The practice existed for years, but became more common and more controversial in May 2012 when the federal government expanded Secure Communities from Boston to the rest of the state.

Since Secure Communities began in Somerville, Curtatone said, immigrants have been fearful to speak with police because they are afraid of being deported.

City officials said that in the last two or three years, there have been fewer than a dozen cases in which undocumented immigrants were held by police on civil immigration detainers, but that each instance had an outsized effect on the community.

Police Chief Charles J. Femino said that there have been serious criminal cases, such as a home invasion, in which police were not able to get information from victims and witnesses who were afraid to speak with officers because of their immigration status.

“In essence, what Secure Communities has done has built a wall between police and communities,’’ said Femino.

But critics say the decision by Somerville could allow undocumented immigrants who are criminals to slip through the cracks.

“The effect of this executive order will be to protect criminal aliens who would otherwise be sent home instead of back onto the streets of Somerville,” said Jessica Vaughan, director of policy studies at the national organization Center for Immigration Studies. “That’s bad for everyone who lives in Somerville and for all of us.”

On Monday, Nicolas Dutan Guaman, an Ecuadorian immigrant who was living in Massachusetts illegally, was sentenced in Worcester Superior Court to 12 to 14 years in state prison in the death of 23-year-old Matthew Denice. Guaman was found guilty of dragging Denice to death while Guaman was driving drunk. Guaman had previously been arrested on assault and battery charges in 2008.

Vaughan said Guaman was a perfect example of the type of person Secure Communities is targeting.

“If ICE had known about his arrest . . . they could have removed him before he had the opportunity to kill Matthew Denice,” she said.

Asked by reporters whether Secure Communities could have caught someone like Guaman, Curtatone called the case tragic but said Guaman had been prosecuted and had received a just punishment.
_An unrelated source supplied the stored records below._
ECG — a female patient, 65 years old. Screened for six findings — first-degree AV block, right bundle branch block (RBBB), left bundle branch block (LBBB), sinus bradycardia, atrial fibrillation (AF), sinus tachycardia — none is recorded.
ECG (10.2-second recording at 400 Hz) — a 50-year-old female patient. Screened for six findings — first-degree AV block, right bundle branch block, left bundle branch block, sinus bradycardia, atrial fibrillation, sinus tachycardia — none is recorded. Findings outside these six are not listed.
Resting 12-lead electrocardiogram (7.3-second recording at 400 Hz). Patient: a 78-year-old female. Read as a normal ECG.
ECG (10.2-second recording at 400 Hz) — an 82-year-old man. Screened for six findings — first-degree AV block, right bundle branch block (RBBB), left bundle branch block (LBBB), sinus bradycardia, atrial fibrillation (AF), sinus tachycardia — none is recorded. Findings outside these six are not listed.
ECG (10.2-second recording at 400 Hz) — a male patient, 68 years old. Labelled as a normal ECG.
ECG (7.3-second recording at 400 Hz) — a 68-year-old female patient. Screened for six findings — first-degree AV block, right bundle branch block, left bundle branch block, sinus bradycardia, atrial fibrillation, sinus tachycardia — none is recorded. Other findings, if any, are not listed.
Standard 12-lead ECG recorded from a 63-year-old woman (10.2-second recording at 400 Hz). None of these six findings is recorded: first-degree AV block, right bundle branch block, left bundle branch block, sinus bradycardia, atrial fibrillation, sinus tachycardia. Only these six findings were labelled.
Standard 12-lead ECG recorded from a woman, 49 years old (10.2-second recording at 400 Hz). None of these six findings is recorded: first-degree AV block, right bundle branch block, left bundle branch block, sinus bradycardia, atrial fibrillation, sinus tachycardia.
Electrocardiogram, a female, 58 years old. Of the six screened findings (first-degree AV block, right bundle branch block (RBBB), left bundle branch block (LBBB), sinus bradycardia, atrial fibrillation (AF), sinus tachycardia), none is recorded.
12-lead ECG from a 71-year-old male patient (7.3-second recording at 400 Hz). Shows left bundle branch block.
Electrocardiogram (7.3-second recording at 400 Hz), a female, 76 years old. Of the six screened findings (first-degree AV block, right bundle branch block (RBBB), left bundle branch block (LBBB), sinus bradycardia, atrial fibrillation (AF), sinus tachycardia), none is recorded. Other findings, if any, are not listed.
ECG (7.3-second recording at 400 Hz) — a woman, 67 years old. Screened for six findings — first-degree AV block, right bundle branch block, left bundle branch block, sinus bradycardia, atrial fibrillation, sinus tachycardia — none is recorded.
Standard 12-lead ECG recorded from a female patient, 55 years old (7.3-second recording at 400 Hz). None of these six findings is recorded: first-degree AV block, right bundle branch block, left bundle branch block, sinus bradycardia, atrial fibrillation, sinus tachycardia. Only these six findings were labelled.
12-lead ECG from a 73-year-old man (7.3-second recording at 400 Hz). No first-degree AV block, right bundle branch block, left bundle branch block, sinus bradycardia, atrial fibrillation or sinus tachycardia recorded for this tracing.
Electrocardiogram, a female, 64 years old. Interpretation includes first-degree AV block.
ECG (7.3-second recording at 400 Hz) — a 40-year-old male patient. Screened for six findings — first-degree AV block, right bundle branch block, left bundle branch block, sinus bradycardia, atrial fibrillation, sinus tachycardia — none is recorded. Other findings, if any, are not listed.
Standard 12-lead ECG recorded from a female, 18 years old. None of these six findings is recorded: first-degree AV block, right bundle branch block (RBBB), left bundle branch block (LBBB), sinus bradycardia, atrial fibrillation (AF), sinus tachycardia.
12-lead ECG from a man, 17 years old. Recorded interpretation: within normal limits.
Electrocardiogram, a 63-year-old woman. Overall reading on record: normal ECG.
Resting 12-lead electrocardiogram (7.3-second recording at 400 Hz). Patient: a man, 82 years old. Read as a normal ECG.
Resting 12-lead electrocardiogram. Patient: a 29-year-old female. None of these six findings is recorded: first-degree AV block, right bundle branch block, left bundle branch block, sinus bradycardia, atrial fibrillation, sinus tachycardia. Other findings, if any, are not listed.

“I believe what the case points to is this: We have a broken system that everybody knows is broken,” Curtatone said. “But to state that blindly detaining people just based on their immigration status is going to prevent that crime, it is not the case.”

Since 2008, Curtatone said, crime in Somerville is down by one-third because police have worked to address the many factors that affect public safety, which, he said, includes ensuring that children grow up in intact families.

Curtatone said Somerville will still cooperate with US Immigration and Customs Enforcement when there is a criminal charge against an undocumented immigrant, but that the city will no longer hold people only on civil immigration detainers.

An undocumented immigrant who is arrested on charges such as drunken driving, Curtatone said, will still be prosecuted criminally, for drunken driving.

“If someone commits a crime, we’ll follow the same protocols we always do,” said Curtatone. “We will investigate, charge, prosecute, and seek punitive punishment as required under the law. If immigration comes to us to seek a criminal warrant on someone, we will work with them to execute that warrant and arrest people. We’re just not going to do it blindly.”

Curtatone said his decision will not have any impact on federal aid to the city.